# Information provided
^^^^
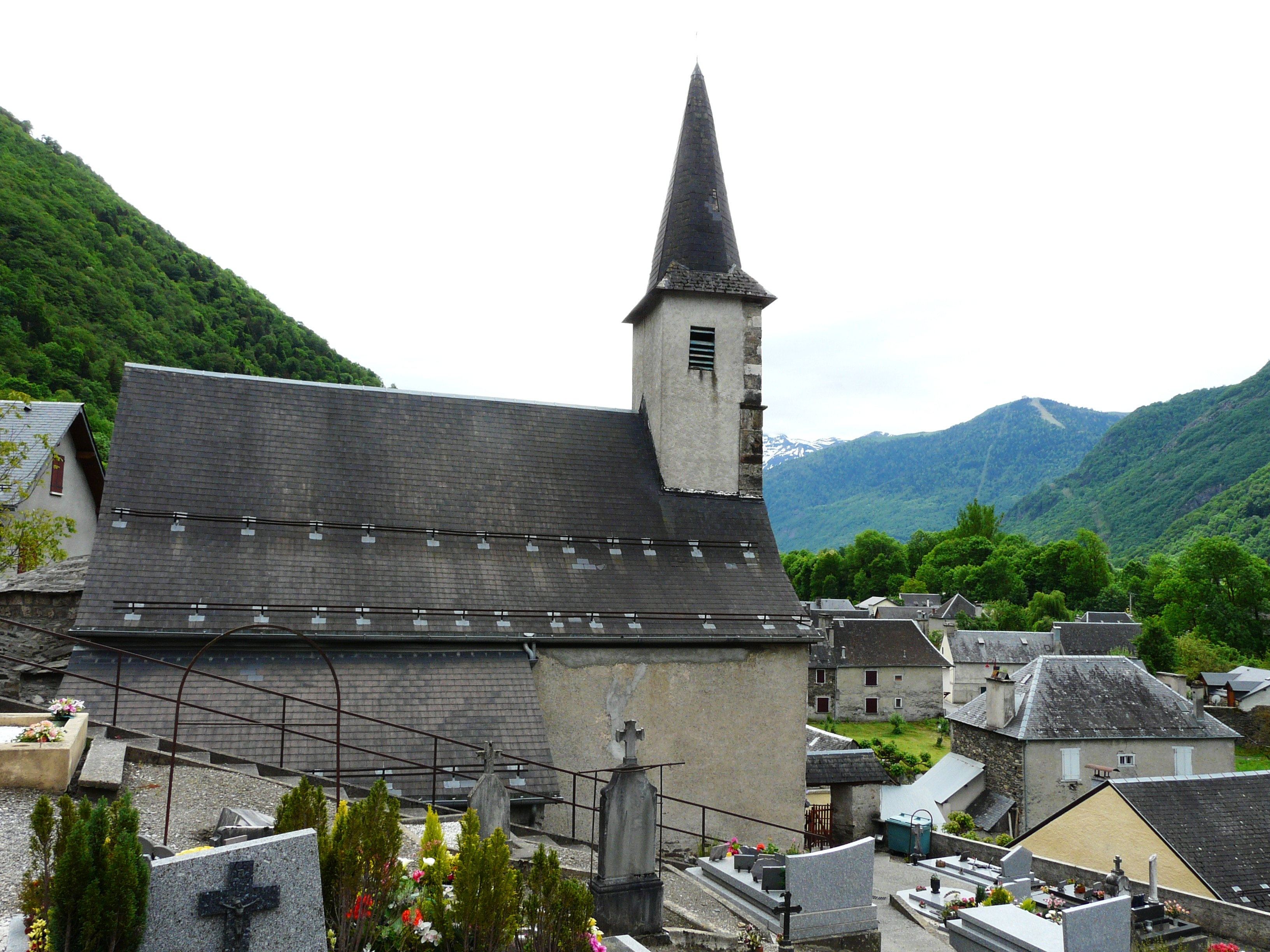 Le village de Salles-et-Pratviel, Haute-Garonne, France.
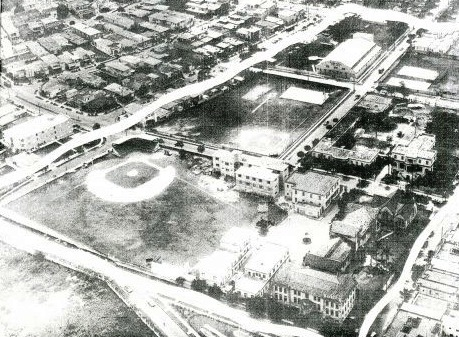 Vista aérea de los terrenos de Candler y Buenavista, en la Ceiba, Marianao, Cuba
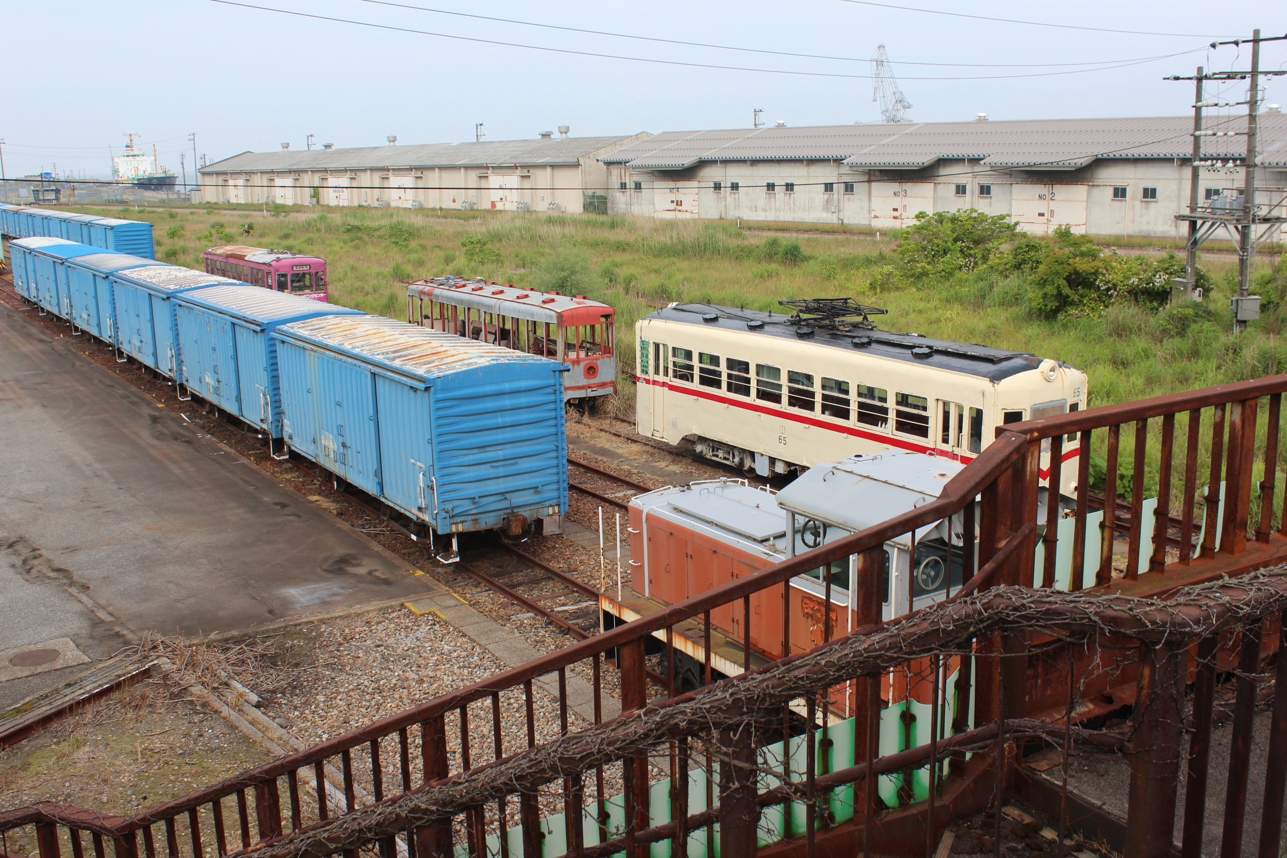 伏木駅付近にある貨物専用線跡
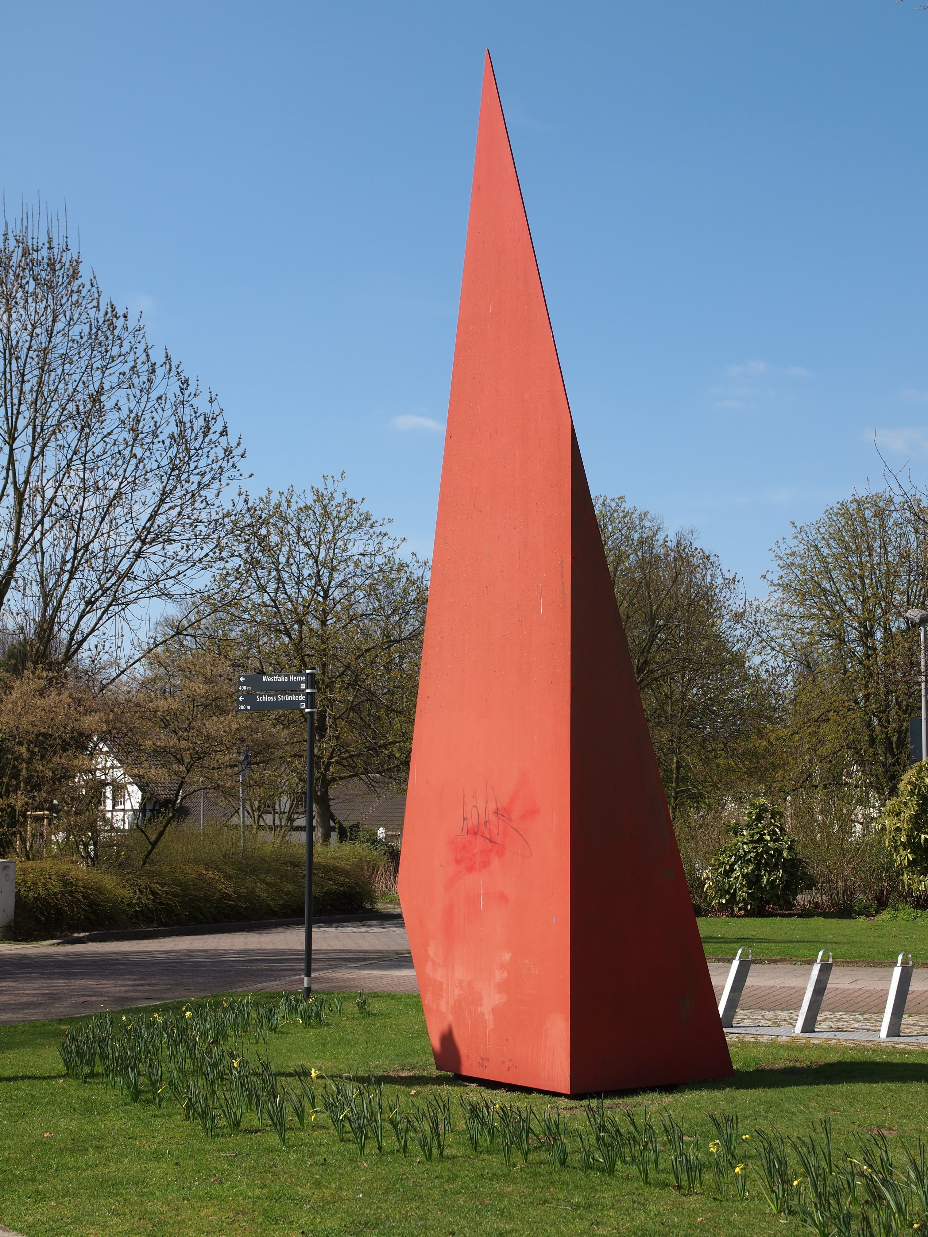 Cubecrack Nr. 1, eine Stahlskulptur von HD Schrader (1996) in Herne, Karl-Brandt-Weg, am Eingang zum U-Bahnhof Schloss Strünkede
^^^^
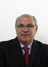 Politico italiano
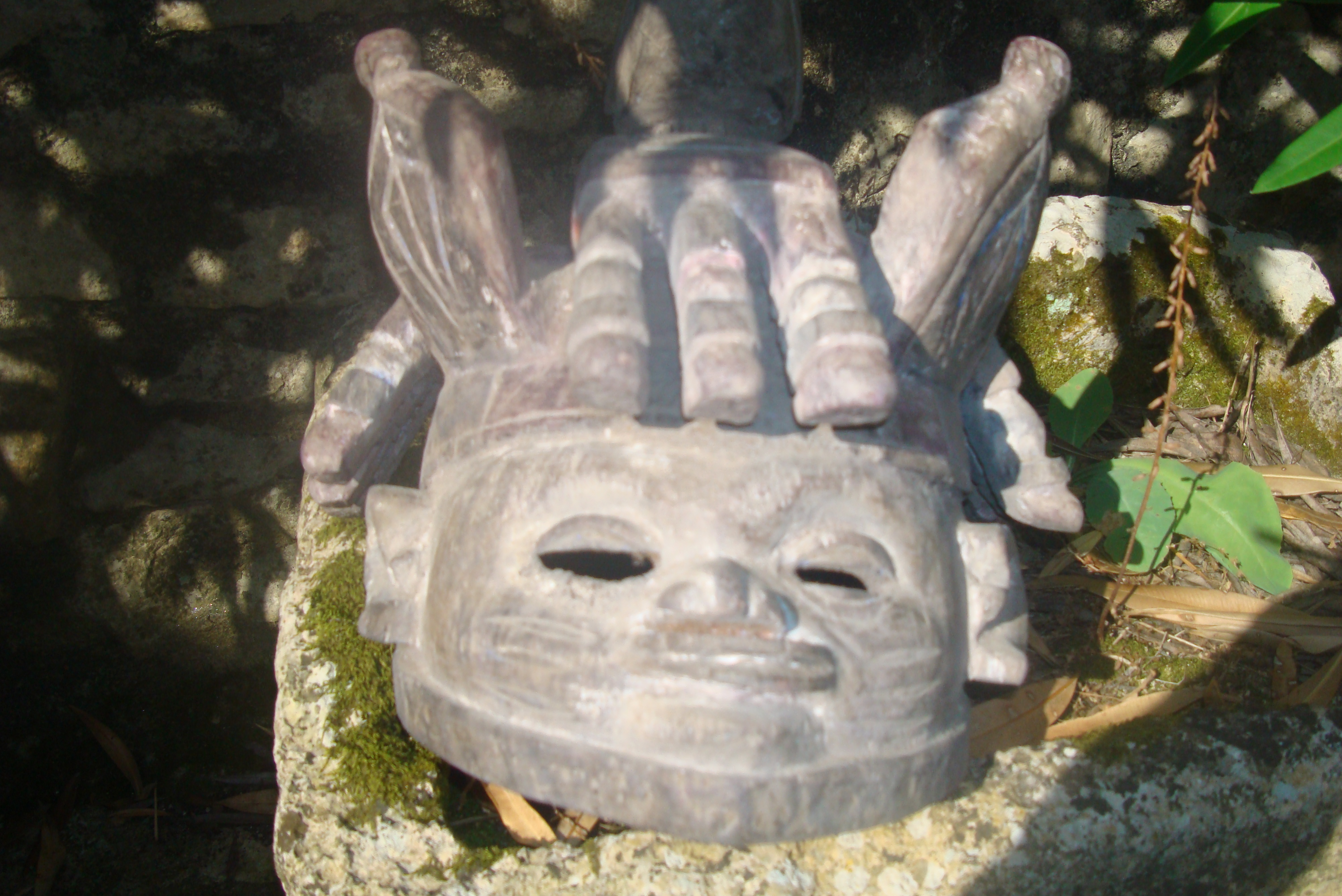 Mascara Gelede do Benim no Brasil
^^^^
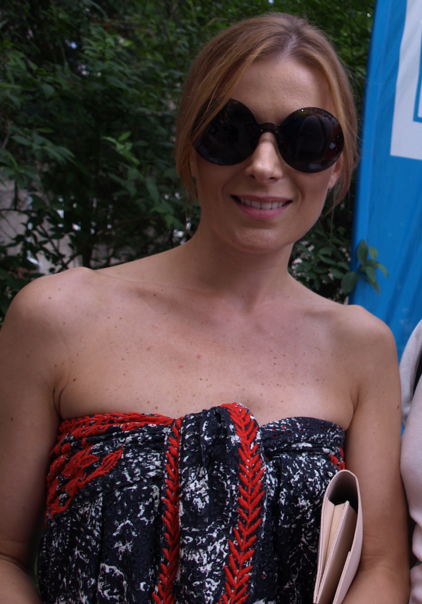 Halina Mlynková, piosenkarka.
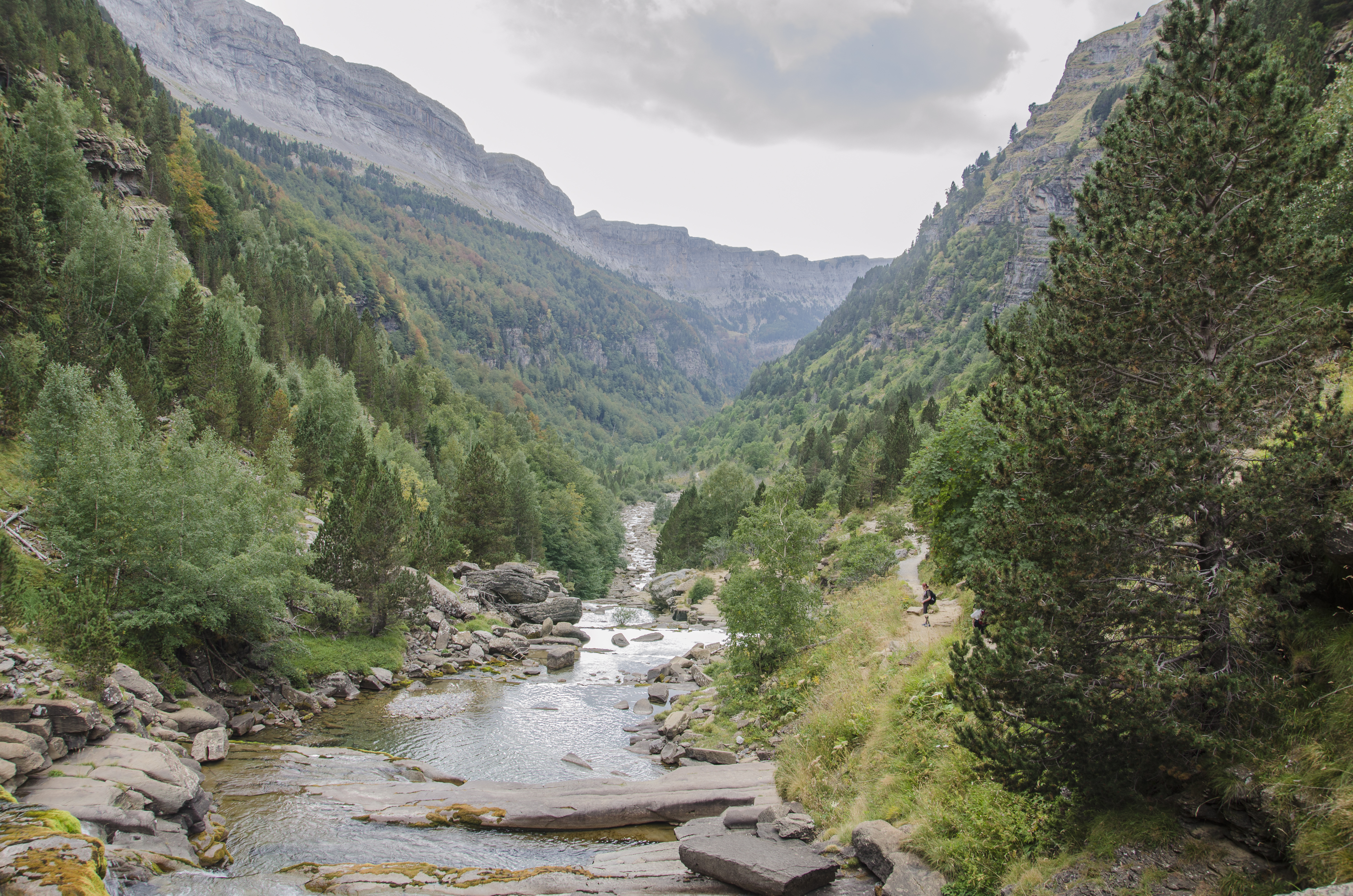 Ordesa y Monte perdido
^^^^
# Brief
Within the listing above, extract exactly the lines that run from the one containing "Halina Mlynková, piosenkarka." through the one containing "Ordesa y Monte perdido", excluding any pictures.

# Task result
 Halina Mlynková, piosenkarka.
 Ordesa y Monte perdido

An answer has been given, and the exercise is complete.